Nowhere in the civilized world are the practical concerns of life more engrossing; nowhere are the conditions of life more prosaic; nowhere is the poetic spirit less evident, and the love of beauty less diffused. The concern for beauty, as the highest end of work, and as the noblest expression of life, hardly exists among us, and forms no part of our character as a nation.
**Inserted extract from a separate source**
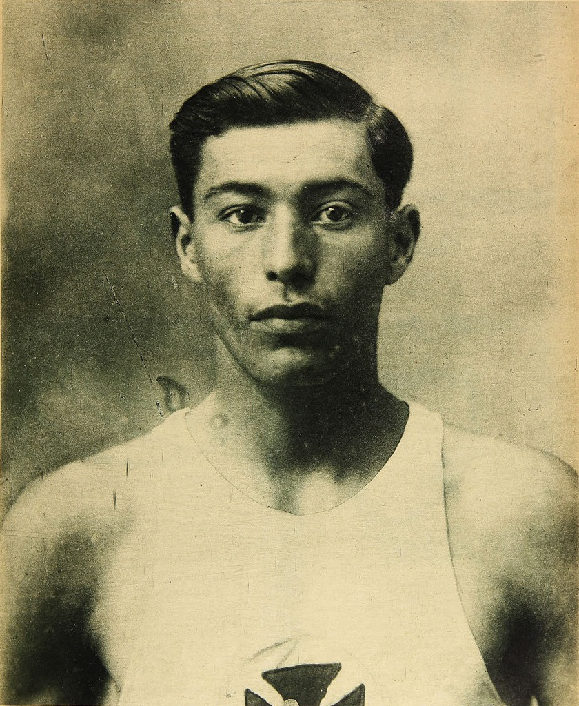 Manuel Plaza, atleta chileno.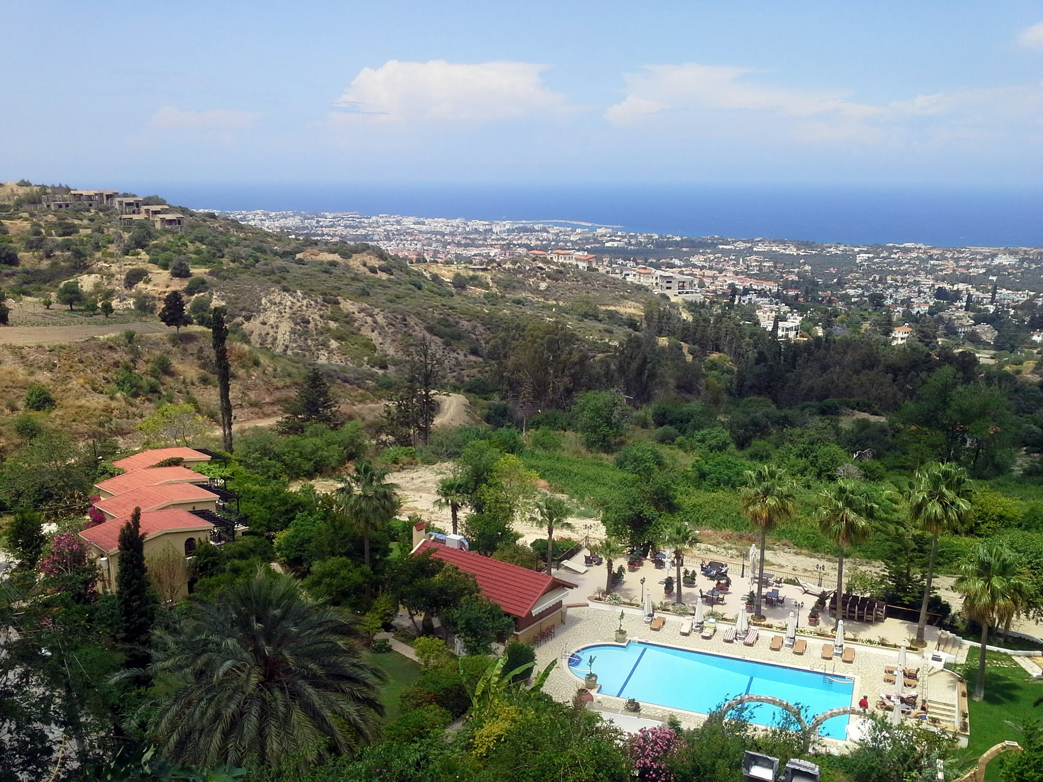 Girne

Norton told a friend in 1873 that America had lost its original bright promise and was “not a pleasing child.” Only Harvard, Yale, the Nation, and the North American Review stood firm as “solid barriers against the invasion of modern barbarism & vulgarity.” The other landmarks and manners of an earlier and better day were disappearing before his very eyes. Even Cambridge was slipping away; Norton felt himself a stranger in his birthplace. The few houses that remained from his childhood were occupied by “new people.” Norton could find only “half a dozen men or women” who could converse on those general subjects once familiar to all people of education—“My fair neighbor asks, ‘What are Pericles?’ ” Thus Norton, condemned to live in an age of industrialization and specialization, sighed under his burden of nostalgia. One of his students—young Josephine Peabody, who heard him lecture at Radcliffe in 1895, wrote:

Professor Norton lectured in Italian 4 this afternoon. The dear old man looks so mildly happy and benignant while he regrets everything in the age and the country—so contented, while he gently tells us it were better for us had we never been born in this degenerate and unlovely age.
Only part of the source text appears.